§ **What to work on**:
Write out the records word for word, with no pictures.

§ **Data listing**:
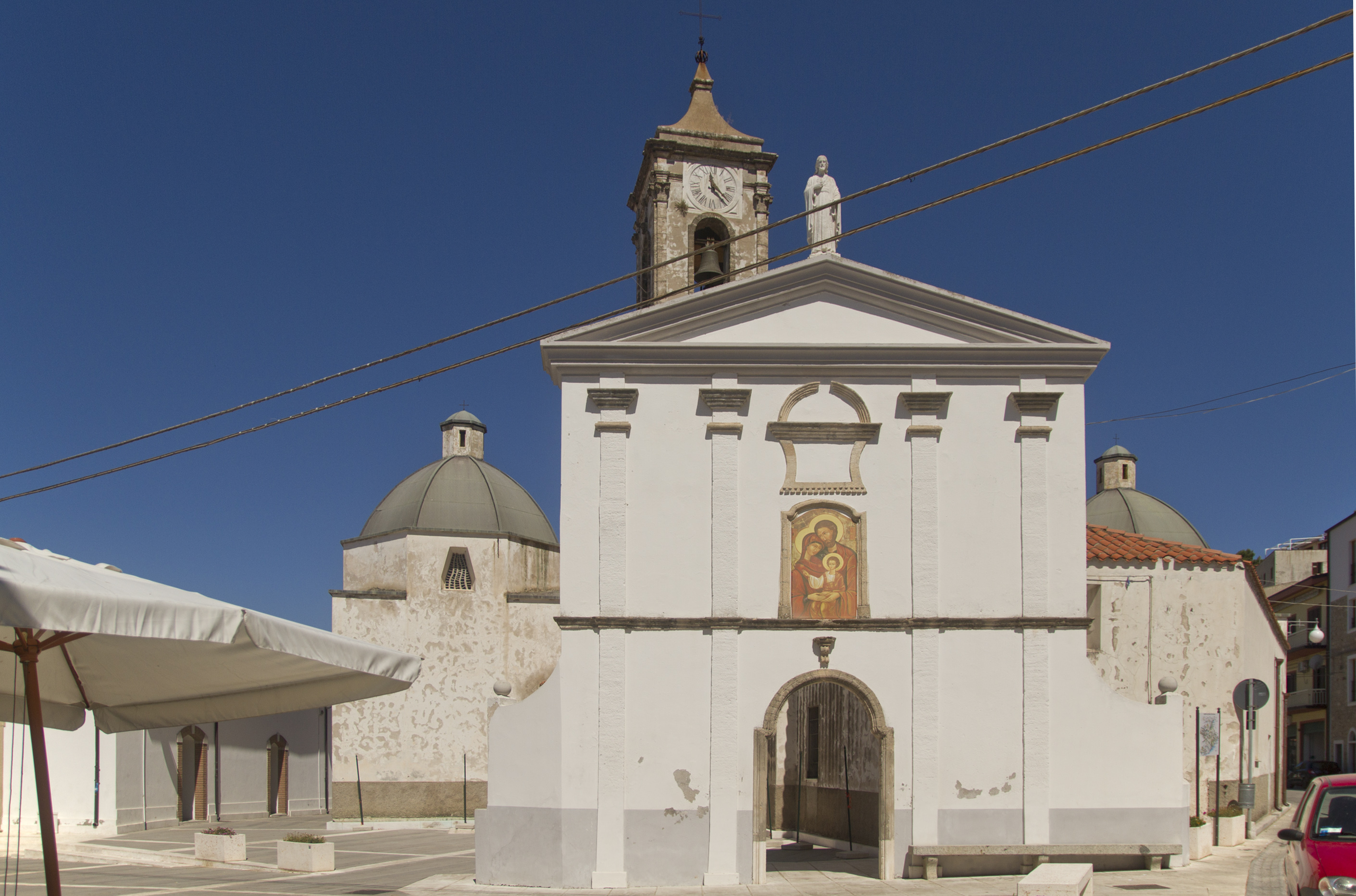 Chiesa Parrocchiale Di San Nicola, Baunei OG, Sardinia, Italy
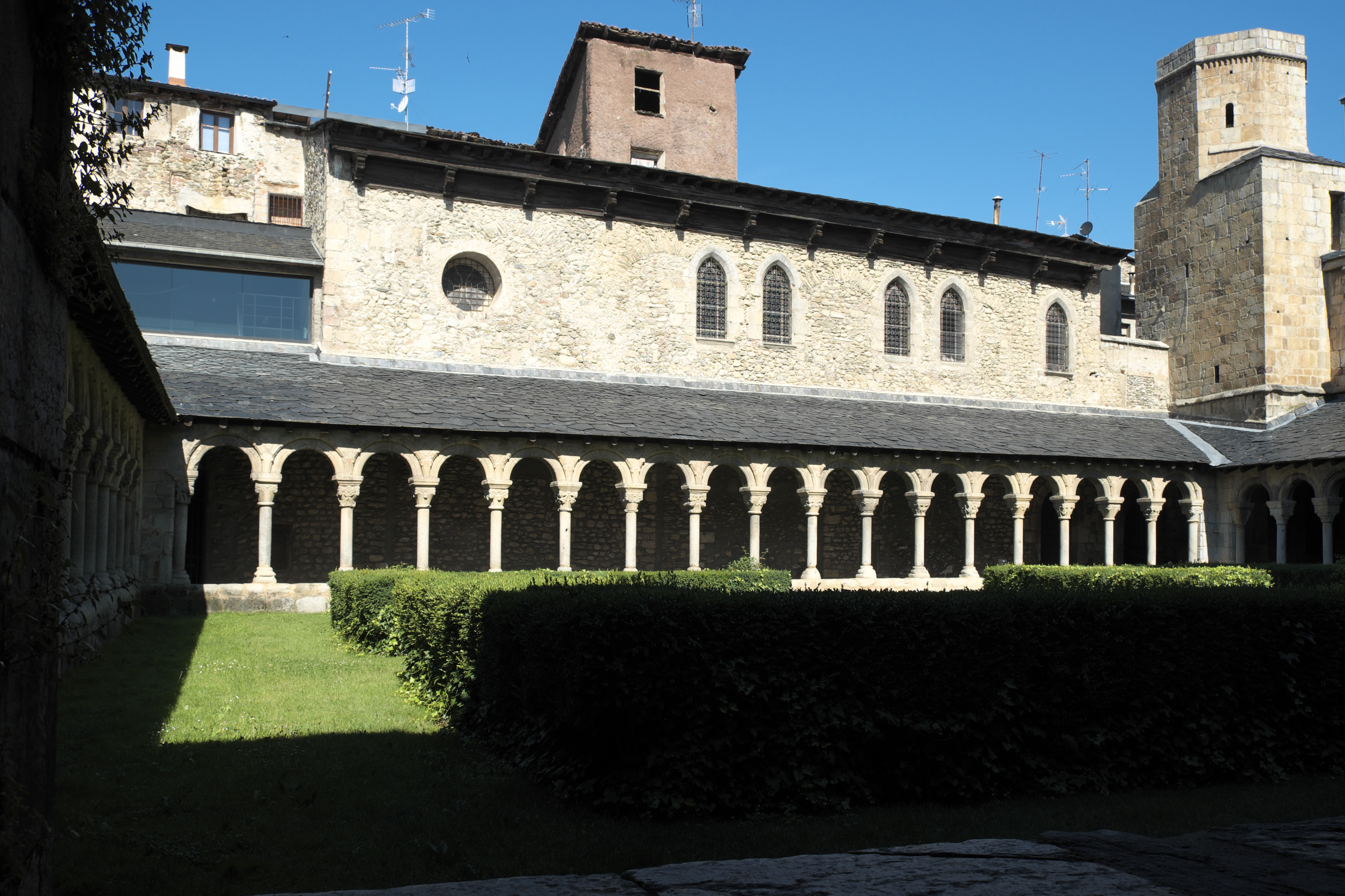 Kreuzgang der Kathedrale Santa María in La Seu d’Urgell in der Provinz Lleida (Katalonien/Spanien)
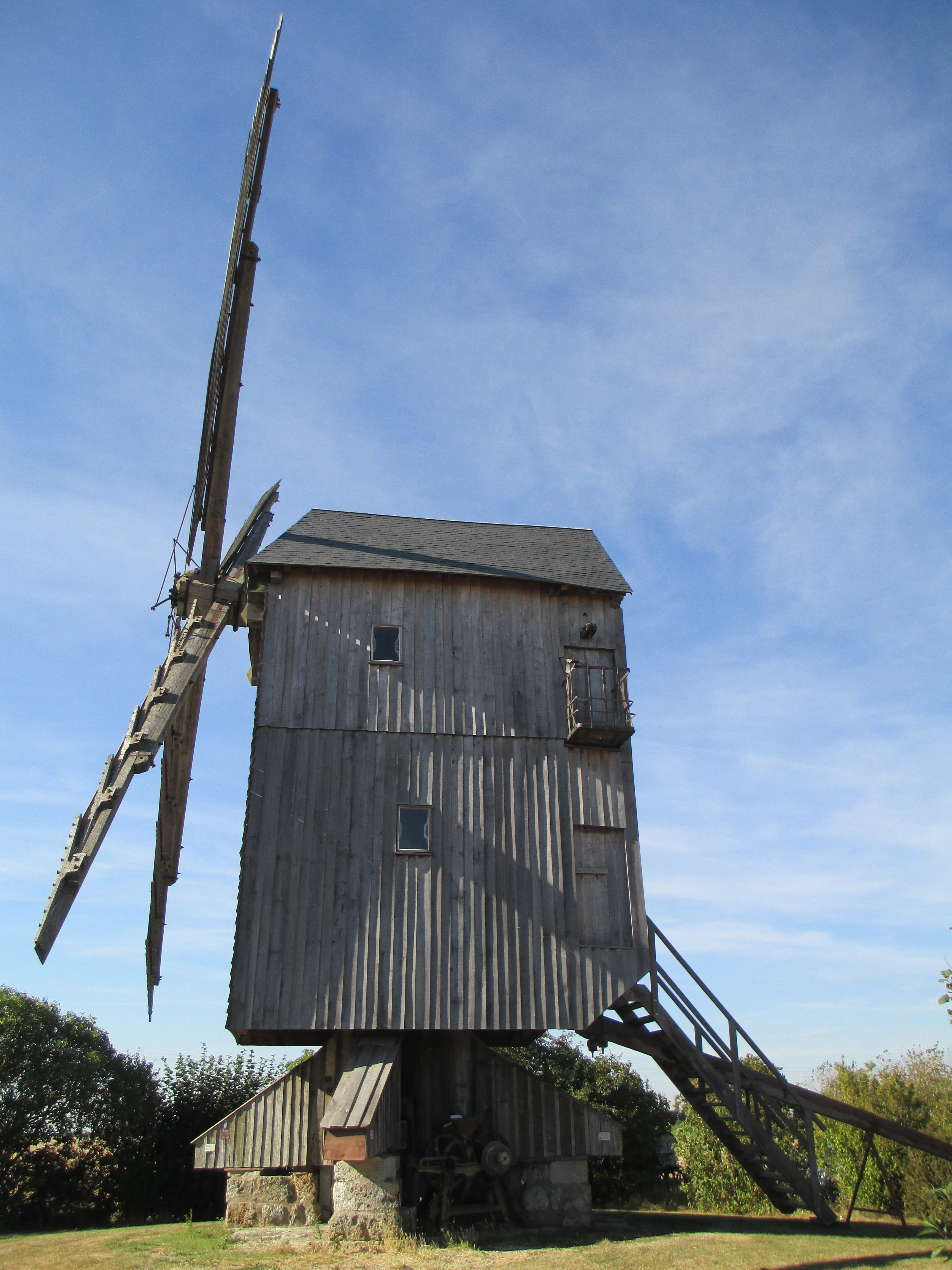 Moulin du Chesnay sur la commune de Moutiers (Eure-et-Loir). .
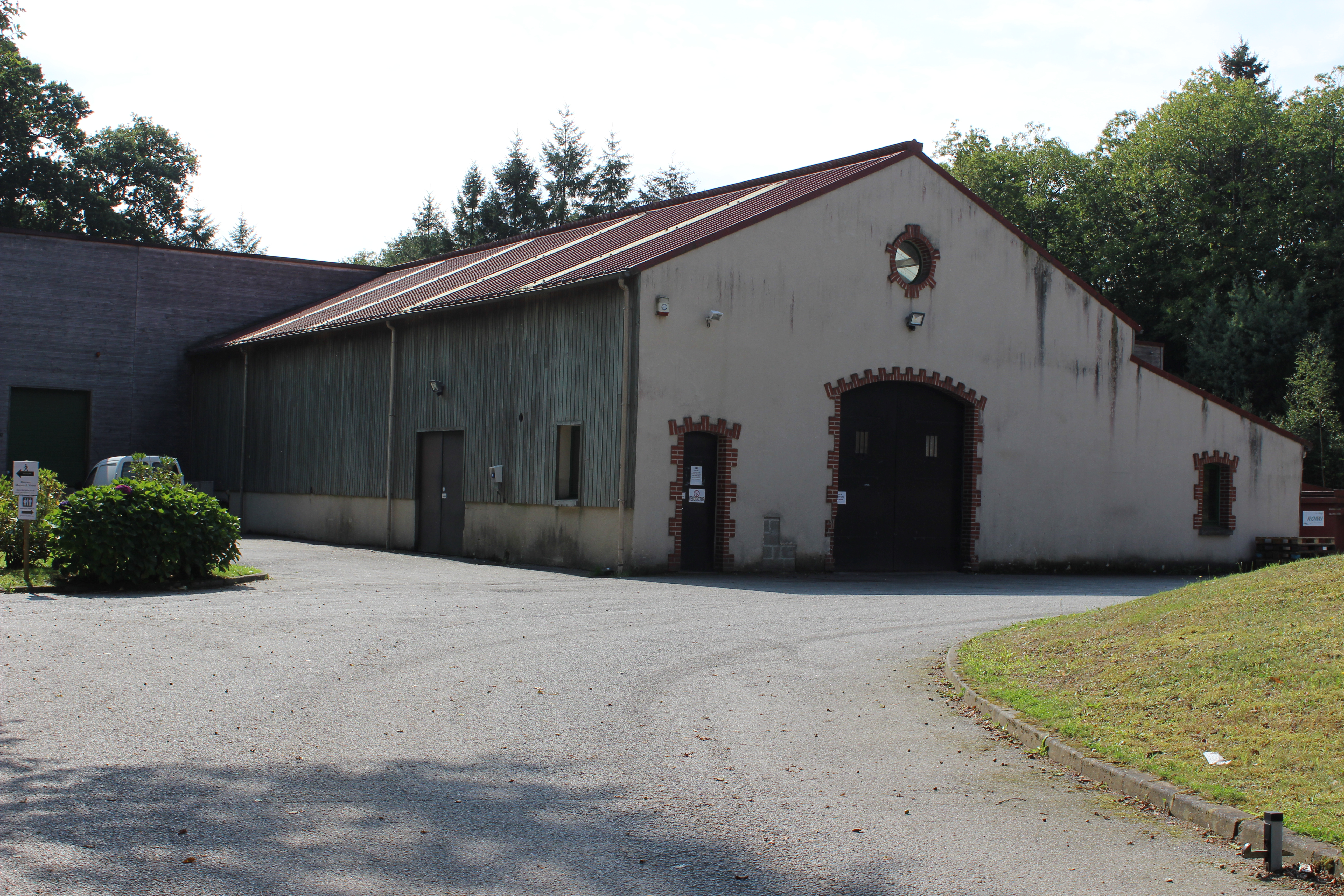 Brasserie Lancelot -Wiki takes josselin 2015
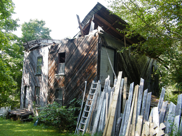 Moulin Beaudet de Saint-Antoine-de-Tilly (Chaudière-Appalaches), au Québec. En 1995, les mécanismes ont été vendus au moulin du Petit-Pré, à Château-Richer. Moulin à eau, moulin à farine.
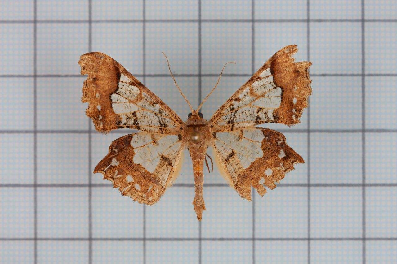 Krananda semihyalina Moore 1867 玻璃尺蛾 鞍1P.22,Pl.4-2 male

§ **Solution to this task**:
 Chiesa Parrocchiale Di San Nicola, Baunei OG, Sardinia, Italy
 Kreuzgang der Kathedrale Santa María in La Seu d’Urgell in der Provinz Lleida (Katalonien/Spanien)
 Moulin du Chesnay sur la commune de Moutiers (Eure-et-Loir). .
 Brasserie Lancelot -Wiki takes josselin 2015
 Moulin Beaudet de Saint-Antoine-de-Tilly (Chaudière-Appalaches), au Québec. En 1995, les mécanismes ont été vendus au moulin du Petit-Pré, à Château-Richer. Moulin à eau, moulin à farine.
 Krananda semihyalina Moore 1867 玻璃尺蛾 鞍1P.22,Pl.4-2 male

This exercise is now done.